Prediction#

Much of the “Big Data” collection we hear about is focused on learning from the past. Companies want to know who is most likely to buy a product so they can create targeted ads. Doctors want to know how quickly someone will recover if given a certain treatment so they can choose a treatment plan. Data scientists create models that find patterns in data from the past and use those models to predict what will happen in new data. But, how are these models created?

In Section 10.1, we discussed relationships, or associations, between variables in a dataset. Recall the example about ice cream and swimming. There is an association between the weather being warm and the number of people swimming at the beach as well as between the weather being warm and the amount of ice cream sales. When the weather is warmer, more people buy ice cream.

Imagine you are an executive at a popular ice cream company. You want to know the best time to premier a new product, so you ask your data scientist to predict what month will have the highest demand for ice cream in the next year. Your data scientist will look for patterns in historical data and find that months with the warmest weather have the highest ice cream sales, and as a result predict that July or August would be the best months to release the new product.

Often, situations are more complicated, imagine you are trying to predict the selling price of a house. There are likely multiple variables that will contribute to that price: number of bedrooms, number of bathrooms, square footage, etc. How can we find these patterns and choose variables to use for prediction? Often, the first step is to plot your data.

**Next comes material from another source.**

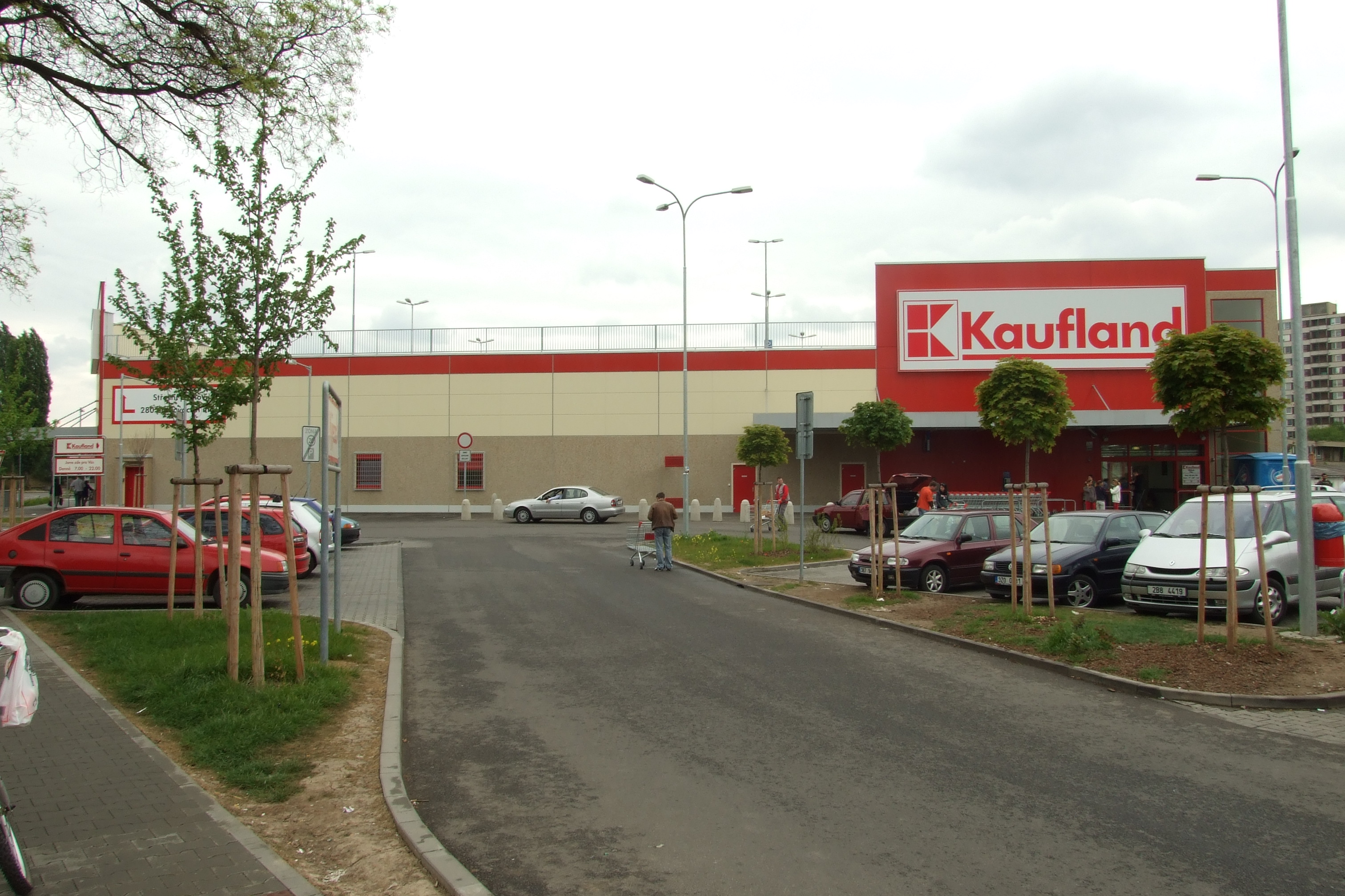 Obchodní dům Kaufland v Brně-Židenicích

Below is a dataset containing in formation on housing prices in Athens, Ohio. Let’s look at plots of the relationship between characteristics of a house and its selling price.

housing_df = pd.read_csv("../../data/Housing.csv")
housing_df.head()
floor_size bed_room_count built_year sold_date sold_price room_count garage_size parking_lot
0 2068 3 2003 Aug2015 195500 6 768 3
1 3372 3 1999 Dec2015 385000 6 480 2
2 3130 3 1999 Jan2017 188000 7 400 2
3 3991 3 1999 Nov2014 375000 8 400 2
4 1450 2 1999 Jan2015 136000 7 200 1
plt.scatter(housing_df['bed_room_count'],housing_df['sold_price'])
plt.xlabel("Number of Bedrooms")
plt.ylabel("Selling Price")
plt.show()
../../_images/prediction_3_0.png

Though the discrete nature of one of the variables makes this plot look a bit strange, in this scatter plot, we can see a trend where houses with more bedrooms have higher selling prices.

plt.scatter(housing_df['floor_size'],housing_df['sold_price'])
plt.xlabel("Floor Size")
plt.ylabel("Selling Price")
plt.show()
../../_images/prediction_5_0.png

In this scatter plot, we can see a trend where larger houses have higher selling prices.

plt.scatter(housing_df['built_year'],housing_df['sold_price'])
plt.xlabel("Year Built")
plt.ylabel("Selling Price")
plt.show()
../../_images/prediction_7_0.png

This scatter plot looks like the points are randomly scattered indicating no trend between the year the house was built and its selling price.

In order to make a prediction about a new house’s selling price, we need a way of quantifying these trends and combining them into a single predictor. We will discuss multiple ways of doing this throughout the rest of this book, but in the next section, we will focus on the simplest way of quantifying a linear relationship: correlation.